The paper provides a systematic forensic methodology to predict these ghost ensembles through API probing of public models, then use these priors as detection signatures for web and academic content mining. The results establish correlated name prior crystallization as a robust, general phenomenon distinct from simple single-name repetition. Suppression patterns across model checkpoints suggest awareness of the issues by developers. This pipeline from LLM behavior to real digital contamination presents new challenges for bot defense, misinformation, and scholarly record integrity.

Key findings

Elena Vasquez and Marcus Chen co-occur in 23% of Claude-sonnet-4-20250514 pair-prompt responses, dropping to 0% in the latest Claude-sonnet-4-6 checkpoint, evidencing deliberate suppression.
Gemini’s ghost ensemble (Aris Thorne + Lena Petrova) achieves 93% solo name concentration and 37% pair co-occurrence, indicating near mode collapse on the pair.
GPT’s most frequent ghost name is Elara Voss, a strong solo prior (23%), but lacking a consistent pairing partner, unlike Claude and Gemini ensembles.
1,655 ghost-authored records claiming nonexistent journals with fabricated publication dates were identified on Zenodo, all carrying real DataCite DOIs, making them harvestable by scholarly aggregators.
Zenodo records show deliberate backdating of publication dates by 2–6 years, with 991 records registered in March 2026 alone, indicating a highly automated burst.
ResearchGate hosts synthetic research groups combining ghost authors from multiple model families, e.g. papers jointly listing Elena Vasquez (Claude) and Aris Thorne (Gemini).
The spike in ghost author surname co-occurrence on ResearchGate begins December 2025, about seven months after Claude-sonnet-4 release (May 2025), indicating pipeline latency from model release to content upload and indexing.
False portraits of ghost authors on websites feature diffusion model artifacts and/or stock photos misattributed as real researchers.

Threat model

The adversary is an entity that uses publicly accessible large language models to generate fictional experts and author names without overriding default or learned name priors.
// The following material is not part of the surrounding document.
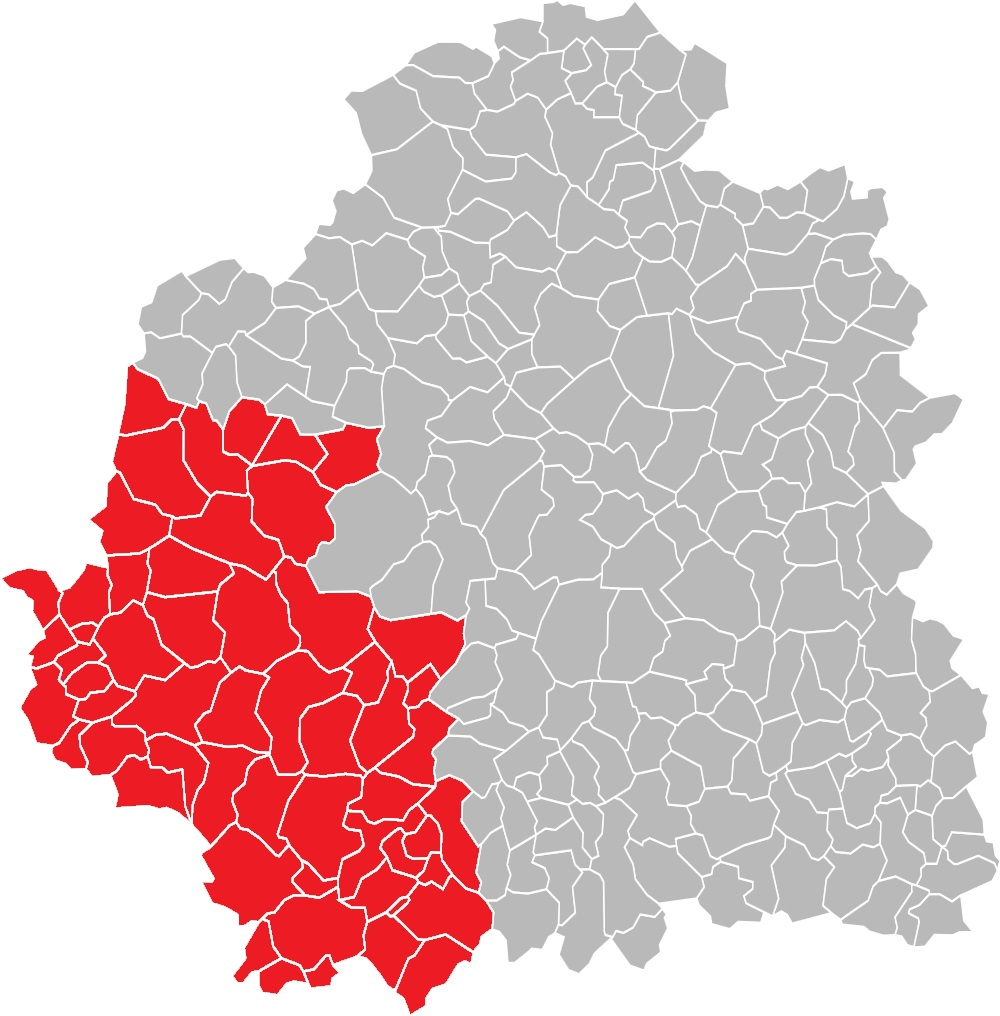 Carte des communes de l'Indre (36) : Arrondissement du Blanc avant 2015.
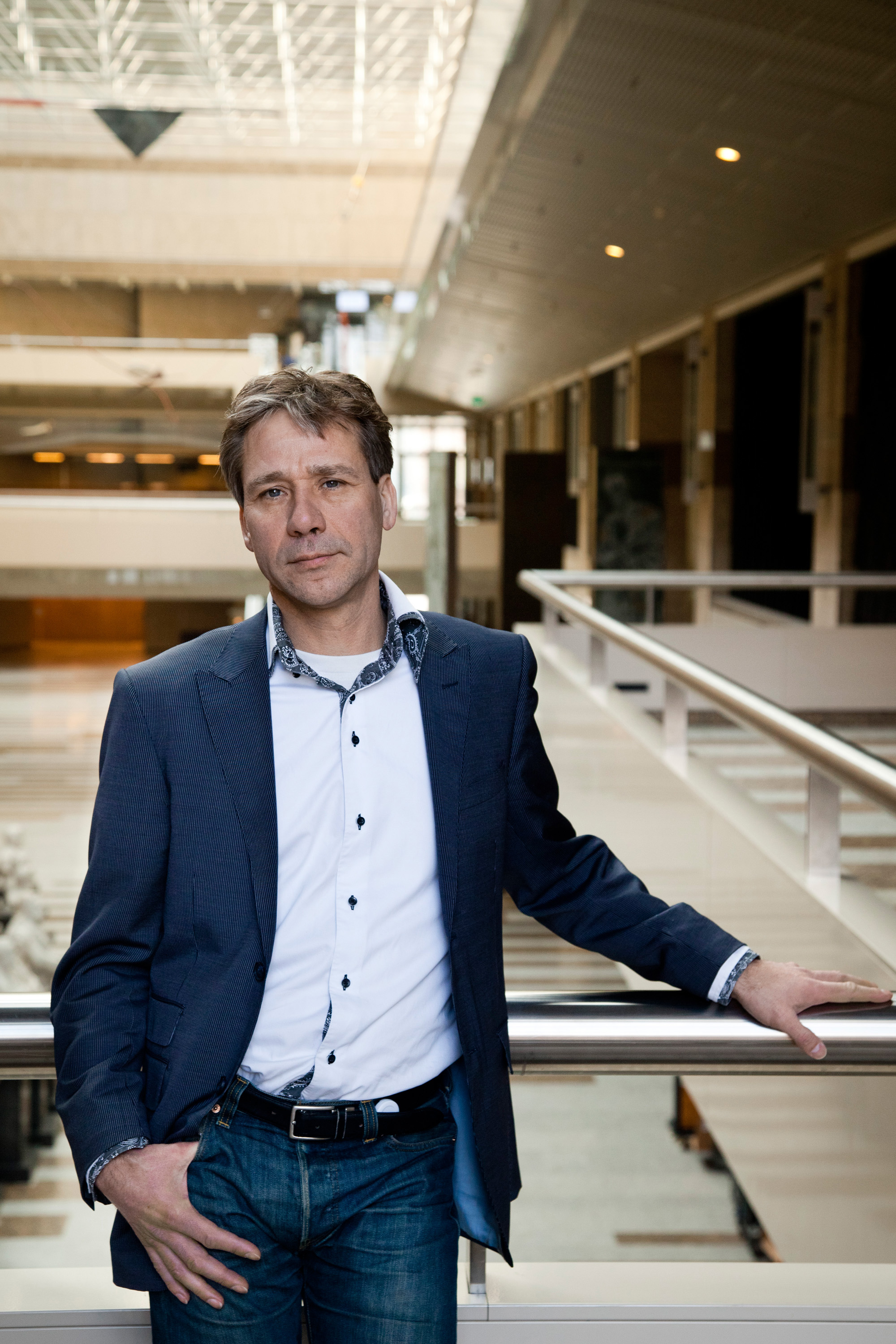 Hendrik Johannes (Rik) Grashoff (Krimpen aan den IJssel, 5 april 1961) is een Nederlands civiel ingenieur en Tweede Kamerlid voor GroenLinks vanaf 23 december 2010. Tussen september 2008 en Maart 2010 was hij wethouder participatie en cultuur van de gemeente Rotterdam.

They have no direct model weight access or internal knowledge but may automate large-scale content generation and upload to web/academic platforms. They exploit the LLMs’ correlated name priors as natural defaults to fabricate synthetic author identities that trick metadata aggregators and indexing services. The adversary cannot alter model training or backend but can generate and distribute AI content embedding these ghost identities.

Methodology — deep read

The paper’s core empirical approach involves two main phases: controlled probing of public LLM APIs to identify name priors and correlation structures, followed by large-scale mining of web and academic databases using these priors as forensic signatures.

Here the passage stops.